Già quel fresco mentolato frammisto alla resina che inonda le narici e lascia persino stupefatti è solo il primo dei regali che l’escursione ci fa: in giorni torridi e con un sole urlante e rabbioso che punge la pelle, noi, bianchicci – razza – da – città, ci godiamo il miracolo e ne invochiamo uno successivo. Per nostra fortuna, questo non tarda a venire e a confermarci quanto sopra. Prima, però, c’è un prezzo da pagare, cioè il tratto iniziale del nostro sentiero, piuttosto in pendenza e faticosetto per le nostre gambe ancora non scaldate nè rese agili e sciolte dal camminare. Ne avevamo tenuto conto e non ci lasciamo prendere dallo sconforto rinunciatario; all’inizio ogni salita sembra dura e al di sopra delle nostre possibilità ma quel briciolo di esperienza che, umilmente, possiamo vantare sa dare il giusto peso alle cose.

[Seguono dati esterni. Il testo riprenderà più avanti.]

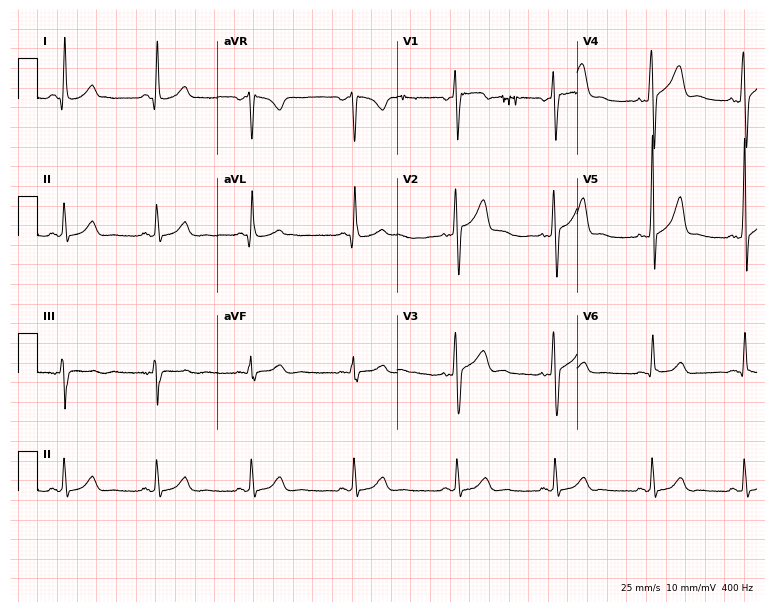
ECG — a male, 38 years old. Labelled as a normal ECG.

L’intrapresa muove i primi passi imboccando l’immancabile sentiero CAI che guizza alle spalle di uno dei noti alberghi del Pramollo.

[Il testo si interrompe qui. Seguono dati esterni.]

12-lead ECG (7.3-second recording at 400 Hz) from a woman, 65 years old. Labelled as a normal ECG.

Da lì e je un tic tiradùta ma non è proprio il caso di lamentarci troppo: nel giro di qualche decina di minuti – pause e conversazioni comprese – siamo ai piedi del monte Auernig, che svetta alla nostra sinistra. Da lì la via è paradisiaca, anche se facciamo il paragone senza, ovviamente, cognizione di causa! Come spesso accade tra le montagne furlàne, dopo quell’iniziale ritrosìa o pudore o difficoltà a dar confidenza (che porta il camminatore ad avanzare un po’ perplesso, chiedendosi in quale stretto pertugio s’è infilato), il panorama si aaaaapreeeeh! e sorride, ampio e beneaccogliente! Ce bièl. Ce roba che no crodèvi.
Idem qui. Si sviluppa davvero, innanzi a noi, un manto prativo solcato dalla comoda stradina dolce e sinuosa, senza più grossi saliscendi. Intorno, un ampio respiro di pareti rocciose distanti a sufficienza per poterle ammirare nella loro possanza. A ciampa, altri monti più vicini e in attesa del nostro eventuale arrivo. Noi, novantanove formichine, camminiamo l’una davanti all’altra e immaginiamo l’effetto solletico che possiamo suscitare sulle cuestes dei Grandi di roccia.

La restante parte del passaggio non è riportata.